-------- INPUT RECORDS
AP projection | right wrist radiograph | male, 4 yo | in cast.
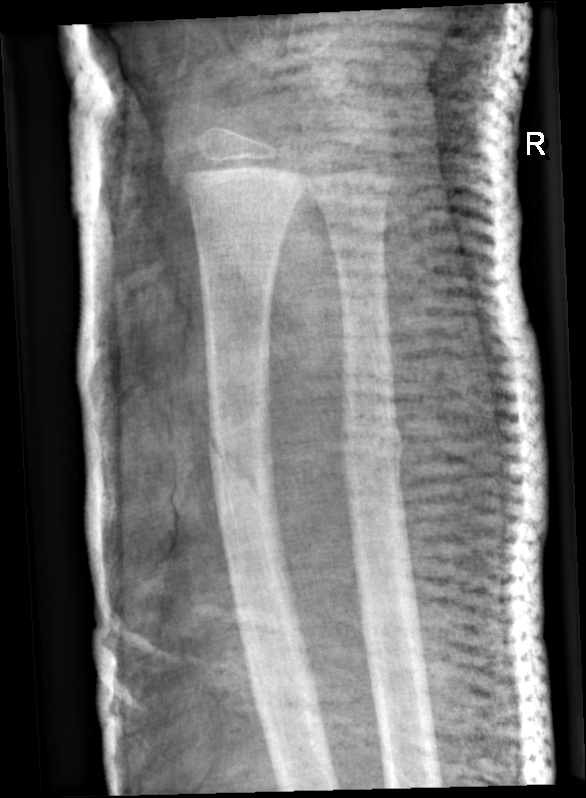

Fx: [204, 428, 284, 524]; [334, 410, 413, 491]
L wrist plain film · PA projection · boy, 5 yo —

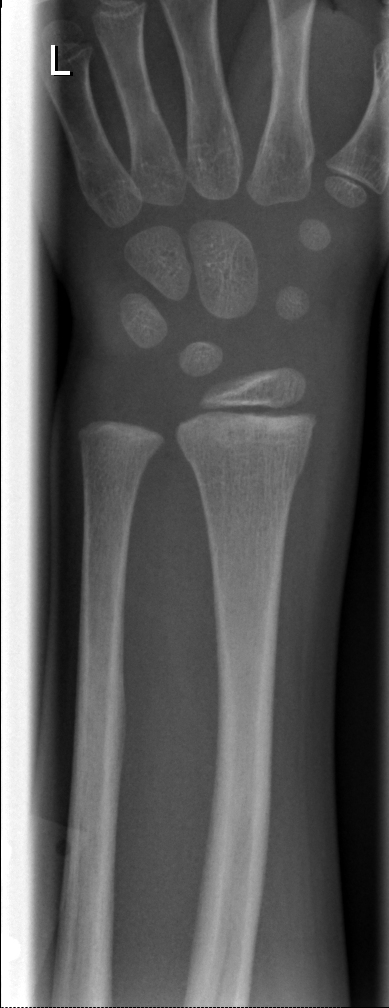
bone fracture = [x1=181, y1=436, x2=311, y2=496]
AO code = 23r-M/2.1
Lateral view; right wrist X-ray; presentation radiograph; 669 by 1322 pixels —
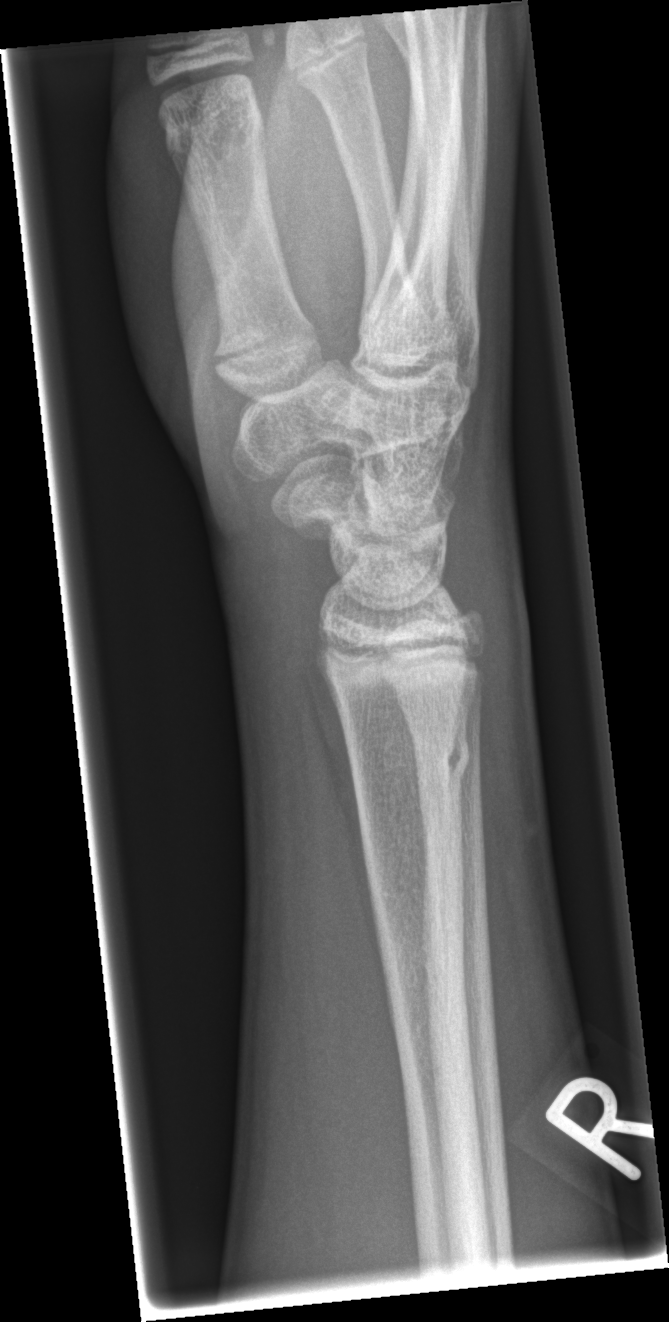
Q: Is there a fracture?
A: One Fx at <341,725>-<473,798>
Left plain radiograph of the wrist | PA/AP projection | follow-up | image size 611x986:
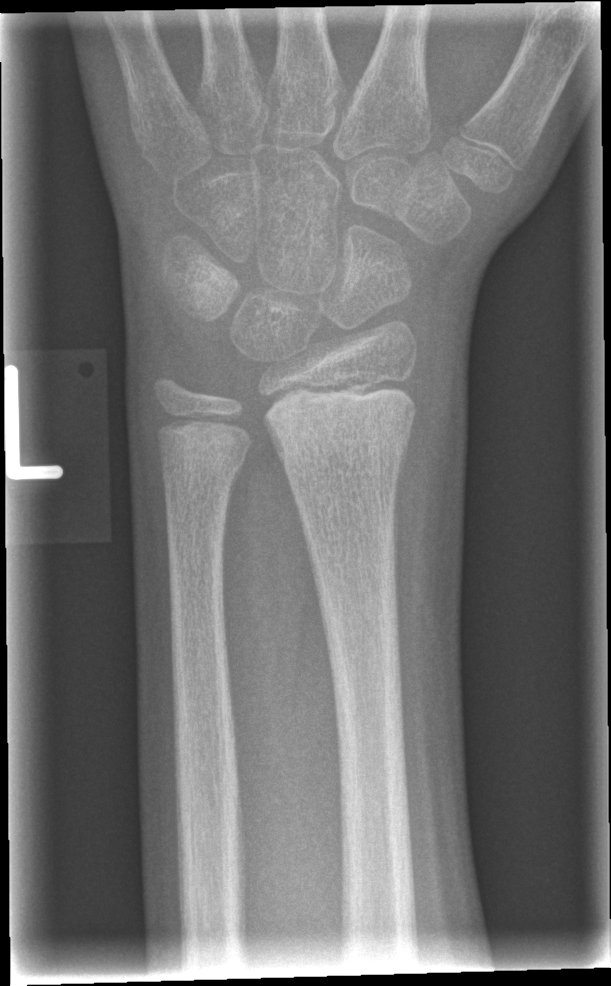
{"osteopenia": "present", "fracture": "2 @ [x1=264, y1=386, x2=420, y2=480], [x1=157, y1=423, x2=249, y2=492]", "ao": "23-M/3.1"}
----------------
**TASK INSTRUCTIONS**: Could you transcribe exactly the lines from the start of the records through the line containing "AO code = 23r-M/2.1", both ends included, leaving the pictures out?

**ANSWER TO THIS TASK**:
AP projection | right wrist radiograph | male, 4 yo | in cast.

Fx: [204, 428, 284, 524]; [334, 410, 413, 491]
L wrist plain film · PA projection · boy, 5 yo —

bone fracture = [x1=181, y1=436, x2=311, y2=496]
AO code = 23r-M/2.1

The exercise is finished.